Work instruction: Look for "tumour" in the material below and show each line that contains it.

Data block:
────────

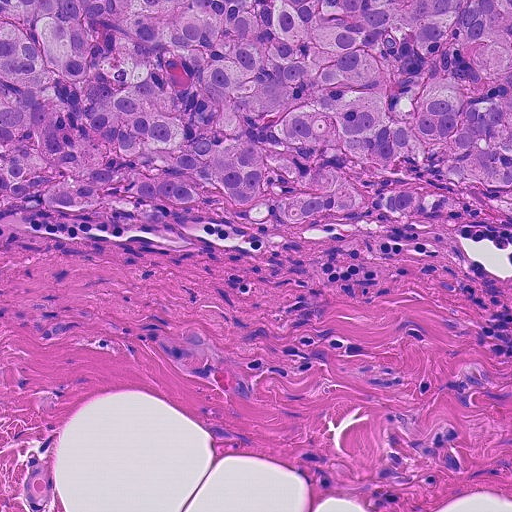
H&E-stained section of a sentinel lymph node (breast cancer), from a whole-slide image, viewed at about 20×: the field is about 0.23 mm across, about 0.45 µm per pixel.
Metastatic tumour outline, simplified to 7 points and listed clockwise in crop pixels (x, y): (0, 0), (511, 0), (511, 213), (466, 226), (299, 226), (134, 206), (6, 211).
The annotated tumour makes up about 40% of the crop.

────────

Written response:
Metastatic tumour outline, simplified to 7 points and listed clockwise in crop pixels (x, y): (0, 0), (511, 0), (511, 213), (466, 226), (299, 226), (134, 206), (6, 211).
The annotated tumour makes up about 40% of the crop.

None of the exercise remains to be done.